Читая произведения Нины Габриэлян пребываешь в состоянии радостного возбуждения, предвкушения и обнаружения чуда, и это тем более удивительно, что содержание ее рассказов в большинстве своем глубоко трагично, часто этот трагизм имеет особую, женскую окрашенность: Полина ("Хозяин травы") умирает в результате криминального аборта, отказавшись сначала от творчества, а потом от возможности иметь ребенка, Анна Сергеевна ("Пчелиный рай") умирает в женском отделении больницы, воображая, что дает жизнь когда-то абортированному ребенку, аборт делает и оставленная своим возлюбленным героиня "Квартиры", мирная семья маленького армянского мальчика ("Игра в прятки") становится жертвой межнациональной резни, обиженная родственниками женщина уходит из дома ("Сквозняк"), женщину, наконец, обретшую чувство гармонии с собственным телом и счастье, ждет глубокое разочарование ("Счастье") и т.д.

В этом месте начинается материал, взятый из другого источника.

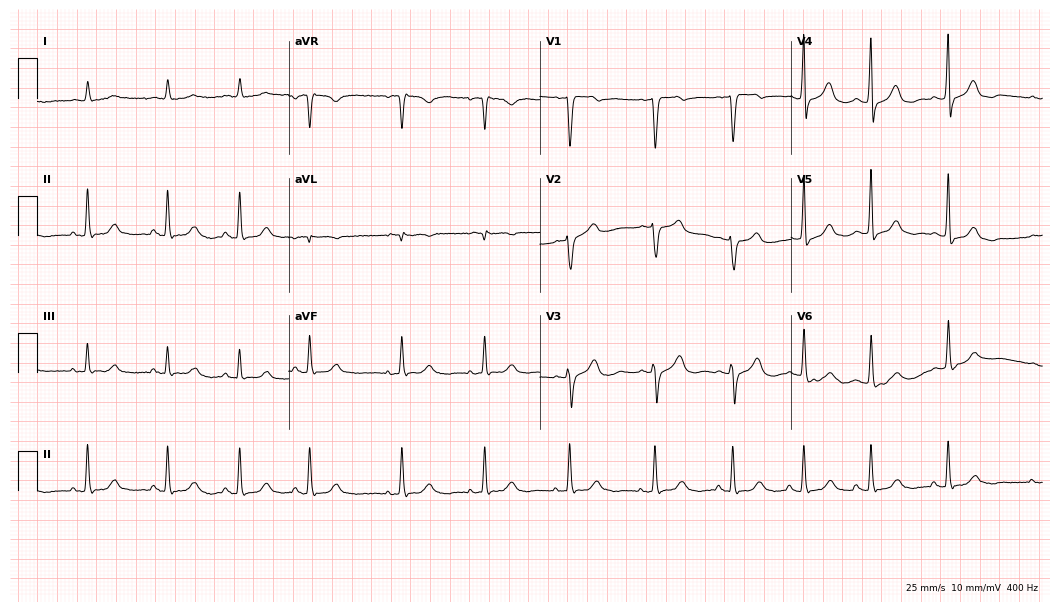
12-lead ECG from an 80-year-old female (10.2-second recording at 400 Hz). Recorded interpretation: within normal limits.
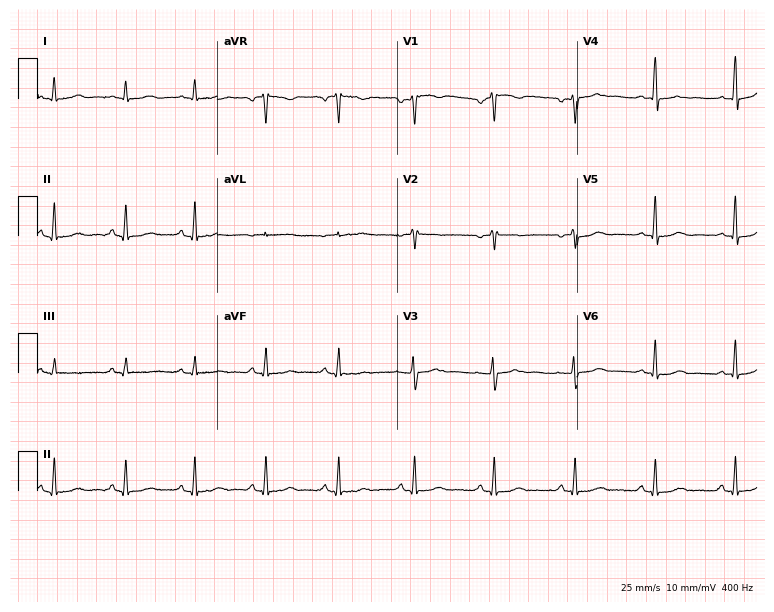
Electrocardiogram, a 41-year-old woman. Of the six screened findings (first-degree AV block, right bundle branch block (RBBB), left bundle branch block (LBBB), sinus bradycardia, atrial fibrillation (AF), sinus tachycardia), none is recorded. Findings outside these six are not listed.
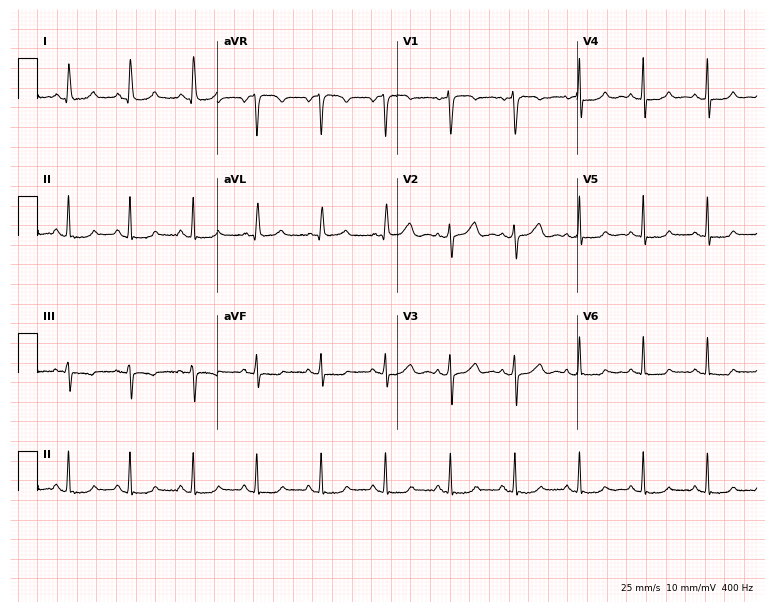
Resting 12-lead electrocardiogram (7.3-second recording at 400 Hz). Patient: a 46-year-old female. Read as a normal ECG.

Загадка подобного несоответствия трагической событийной линии текста и оптимистического характера его восприятия кроется в языке писательницы. Это язык бьющей через край жизни. Его неослабевающая энергия и истинно телесная страстность многократно восполняет и тем самым преодолевает трагическое несовершенство героев и мира, их окружающего. Одна из основных черт этого языка - его колористичность, писательница словно рисует свои тексты крупными, рельефными мазками ярких цветов. Буйное цветение красок в произведениях Габриэлян - это гимн жизни во всех формах ее проявления. Один из наиболее ярких примеров тому мы находим в эссе "Дом в Метехском переулке".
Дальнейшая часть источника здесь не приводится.